Hu S X, Bishel David T, Chin David A, Nilson Philip M, Karasiev Valentin V, Golovkin Igor E, Gu Ming, Hansen Stephanie B, Mihaylov Deyan I, Shaffer Nathaniel R, Zhang Shuai, Walton Timothy
Laboratory for Laser Energetics, University of Rochester, 250 East River Road, Rochester, NY, 14623-1299, USA.
Department of Mechanical Engineering, University of Rochester, Rochester, NY, 14623, USA.
Nat Commun. 2022 Nov 16;13(1):6780. doi: 10.1038/s41467-022-34618-6.

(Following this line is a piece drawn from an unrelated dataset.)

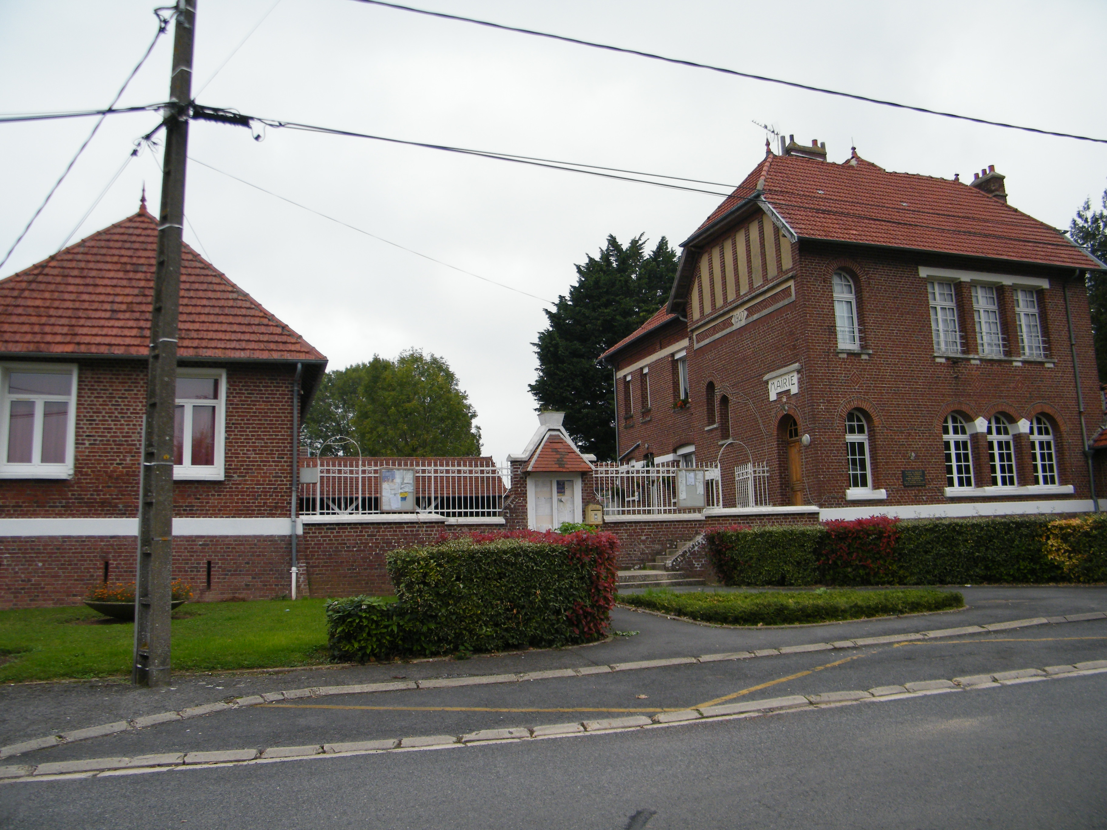 Bâtiments communaux.
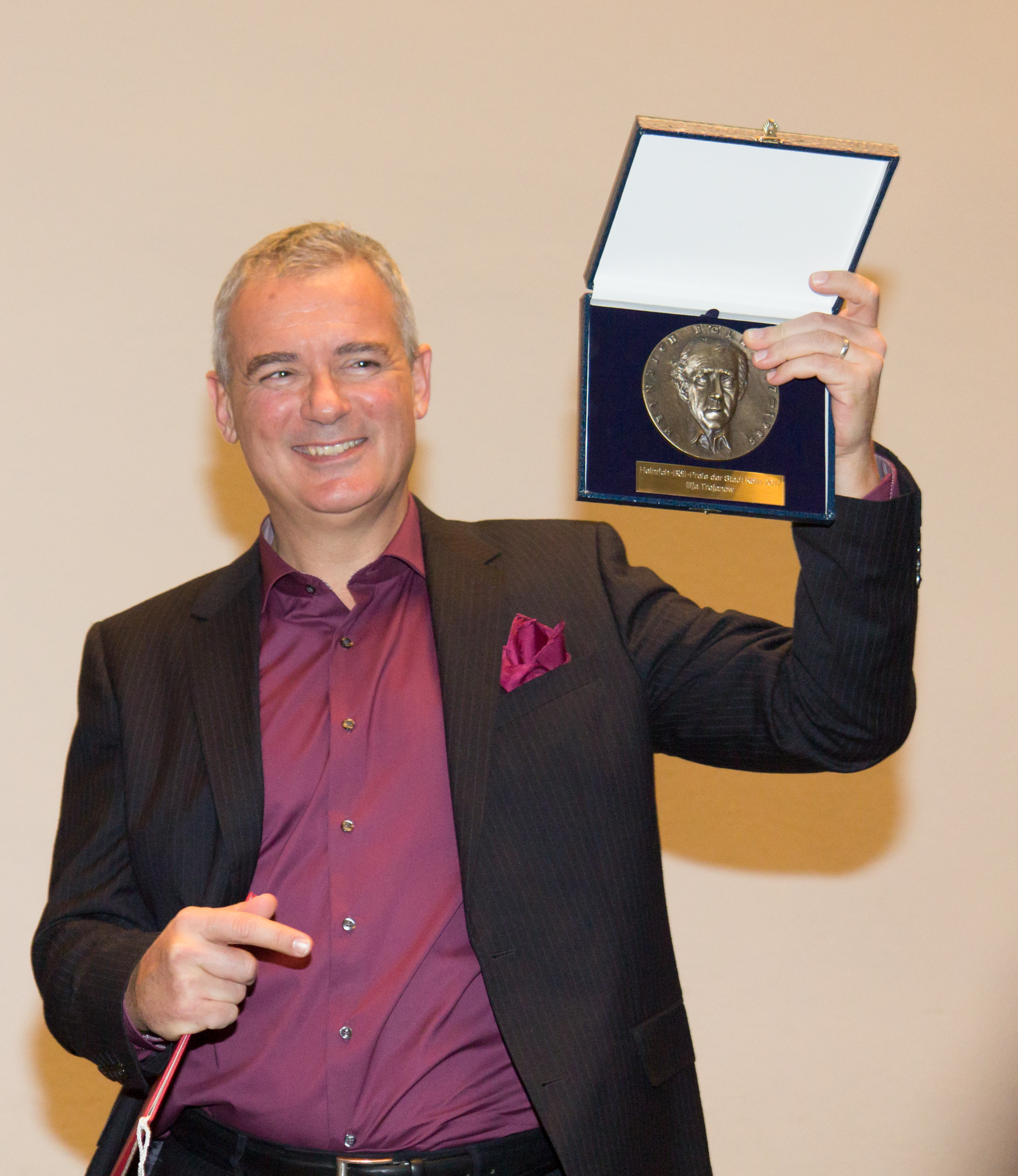 Ilija Trojanow erhält den Heinrich-Böll-Preis der Stadt Köln Oberbürgermeisterin Henriette Reker empfängt den Preisträger im Rathaus
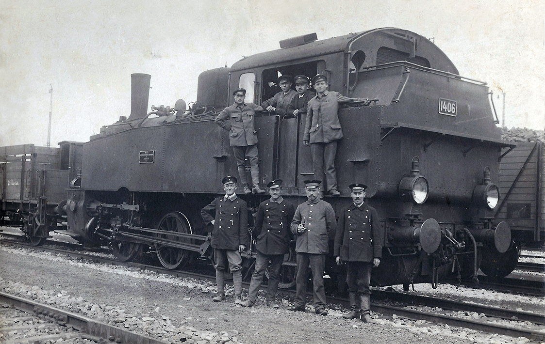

Spectroscopic measurements of dense plasmas at billions of atmospheres provide tests to our fundamental understanding of how matter behaves at extreme conditions. Developing reliable atomic physics models at these conditions, benchmarked by experimental data, is crucial to an improved understanding of radiation transport in both stars and inertial fusion targets. However, detailed spectroscopic measurements at these conditions are rare, and traditional collisional-radiative equilibrium models, based on isolated-atom calculations and ad hoc continuum lowering models, have proved questionable at and beyond solid density. Here we report time-integrated and time-resolved x-ray spectroscopy measurements at several billion atmospheres using laser-driven implosions of Cu-doped targets. We use the imploding shell and its hot core at stagnation to probe the spectral changes of Cu-doped witness layer. These measurements indicate the necessity and viability of modeling dense plasmas with self-consistent methods like density-functional theory, which impact the accuracy of radiation transport simulations used to describe stellar evolution and the design of inertial fusion targets.
在数十亿个大气压下对稠密等离子体进行光谱测量,为我们对物质在极端条件下的行为的基本理解提供了检验。在这些条件下开发可靠的原子物理模型,并以实验数据为基准,对于更好地理解恒星和惯性聚变靶中的辐射输运至关重要。然而,在这些条件下进行详细的光谱测量很少见,并且基于孤立原子计算和特设连续谱降低模型的传统碰撞辐射平衡模型,在固体密度及以上时已被证明存在问题。在这里,我们报告了使用激光驱动掺杂铜靶的内爆,在数十亿个大气压下进行的时间积分和时间分辨X射线光谱测量。我们利用内爆壳及其停滞时的热芯来探测掺杂铜见证层的光谱变化。这些测量表明了用密度泛函理论等自洽方法对稠密等离子体进行建模的必要性和可行性,这会影响用于描述恒星演化和惯性聚变靶设计的辐射输运模拟的准确性。